A nocturnal shoot of an entirely different type started at this Pagani dealership in Beverly Hills. Seeing the cars so ideally lit with nary a person around soon led to an expedition of exotic car dealerships.

 

The Perfect Setting

Another multiple-car nocturnal shoot happened after photographing three Ferrari Daytona Spyders. This particular collector actually owned five of the 121 Spyders built, and also had a good number of pairs of modern Ferrari supercars—two 288 GTOs, two F50s, two Testarossas and much more.
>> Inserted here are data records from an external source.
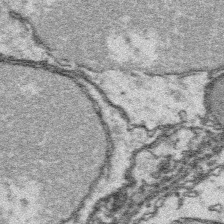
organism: Platynereis dumerilii
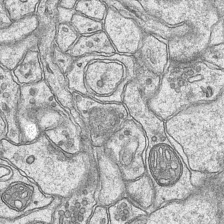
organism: Mouse
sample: CA1 Hippocampus
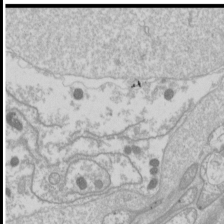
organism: Drosophila
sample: Cell division; meiosis; drosophila spermatocytes
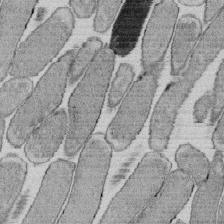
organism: E. coli
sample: Bacterial nucleoid
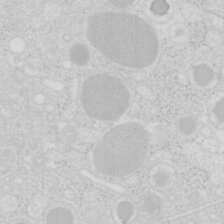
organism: Mouse
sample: Pancreas
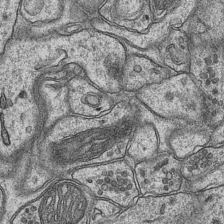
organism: Mouse
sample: CA1 Hippocampus
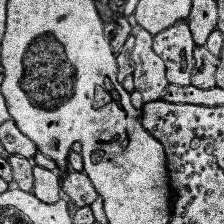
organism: Human
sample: Temporal Lobe
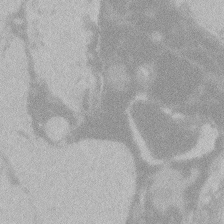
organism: Zebrafish
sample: Macrophage infected with Toxoplasma gondii
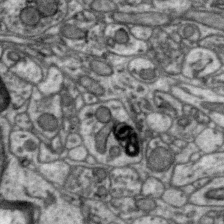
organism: Zebra finch
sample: Brain
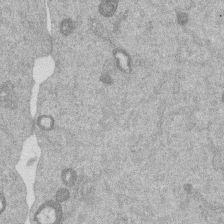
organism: Mouse
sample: Dividing mouse embryo 1 cell stage
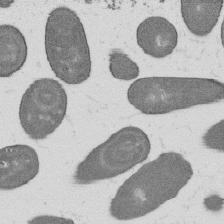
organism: B. subtilis
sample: Bacterial spore
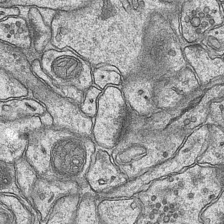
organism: Mouse
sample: CA1 Hippocampus
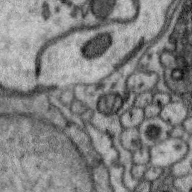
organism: Zebra finch
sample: Brain
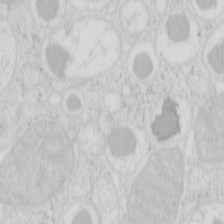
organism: Mouse
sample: Pancreas
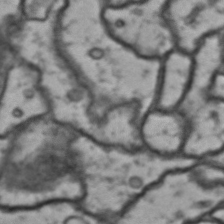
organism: Drosophila
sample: Brain
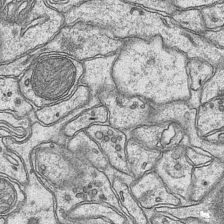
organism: Mouse
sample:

It was night when we returned to the building where most of the collection was housed and, after offloading the Daytonas and putting them away we did a quick but fabulous shoot of the collection, and the curator. One of my favorite shots is seen here, looking through the open door, the darkness of night only broken by that doorway, and the sole light to the left on the wall. All that is missing is Glenn Ford or Robert Mitchum wearing a proper pinstripe suit and fedora, and smoking a cigarette under that light to make it a true film noir setting.

A Bugatti Chiron certainly made for quite the unexpected sight at the Beverly Hills McLaren dealership.

One of the wildest nighttime shoots was putting a fabulously restored Ferrari 250LM in a building under construction. Doing the shoot during the day was out because shadows would have been everywhere, and that would have blanketed the car with dark streaks all over its curvaceous body. We thus waited until the evening, and put the car in the building and used construction lights for proper illumination. Making the whole thing even more fun was it was done on the sly, for the owner of the car and building was out of town. His brother had commissioned me to do a monograph on the collection as a surprise Christmas present…

The True Inspiration

It’s not often one sees a good number of Lamborghinis covered in evening dew.

So what was the inspiration to put these disparate shoots together? Back in the late 1970s and early 1980s one of the biggest rock bands was Blue Oyster Cult. A longtime favorite, several lines from one of their more popular and melodic songs were going through my head when I realize those words seem to encapsulate the magic of these images:

“I love the night.
The day is okay
And the sun can be fun
But I live to see
Those rays slip away…”

Most appropriately, that song’s name is “I Love the Night.” A passion which, in the way of automotive photography, can certainly work wonders from time to time!